Reputation: 1159
I have stored vertices in my tempStorage :
typedef struct {
int pred[8];
int succ[8];
} arc_set;
arc_set tempStorage;
for example .pred are 0,1,1,2,2 and .succ are 2,2,3,3,1
I have made a char *links = malloc(sizeof(char) * 100);
to store these numbers and print them like this:
char *temp = malloc(10);
for (int l = 0; l < 8; l++){
sprintf(temp, "%d-%d ", tempStorage.pred[l], tempStorage.succ[l]);
strcat(links, temp);
}
free(temp);
fprintf(stdout, "Solution %d edges: %s",countLinks, links);
fprintf(stdout, "\n");
storing strings in format "%d-%d " in temp with sprintf
and then with strcat
concat that with links.
it does print everything correctly but when I test it with valgrind --leak-check=full --track-origins=yes -v ./programname
I do get:
Conditional jump or move depends on uninitialised value(s)
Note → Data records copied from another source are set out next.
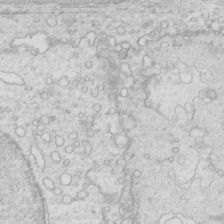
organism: Mouse
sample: Multiciliated cells
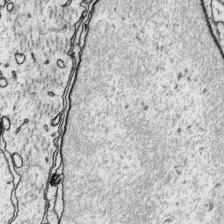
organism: Platynereis dumerilii
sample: Parapodia
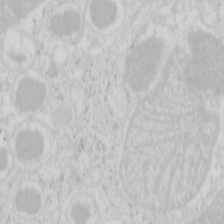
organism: Mouse
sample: Pancreas
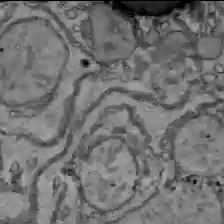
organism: C57BL Mouse
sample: Liver
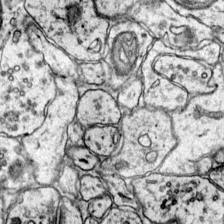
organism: Mouse
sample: Primary visual cortex
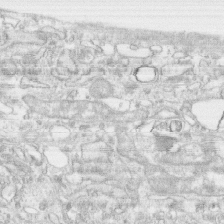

==12322== at 0x4C2C66A: strcat (vg_replace_strmem.c:307)
==12322== by 0x4013CC: main (program.c:251)
==12322== Uninitialised value was created by a heap allocation
==12322== at 0x4C29BC3: malloc (vg_replace_malloc.c:299)
==12322== by 0x401270: main (program.c:225)
where c:251 is strcat(links, temp);
and c:225 is my char *links = malloc(sizeof(char) * 100);
am I using strcat wrong or what is the problem here?
Upvotes: 0
Views: 234
Reputation: 17848
Memory you've got from malloc
isn't zero-initialized by default. And strcat
will append the new to the end of the string. For non-zero-initialized chunk of memory that could be just anywhere.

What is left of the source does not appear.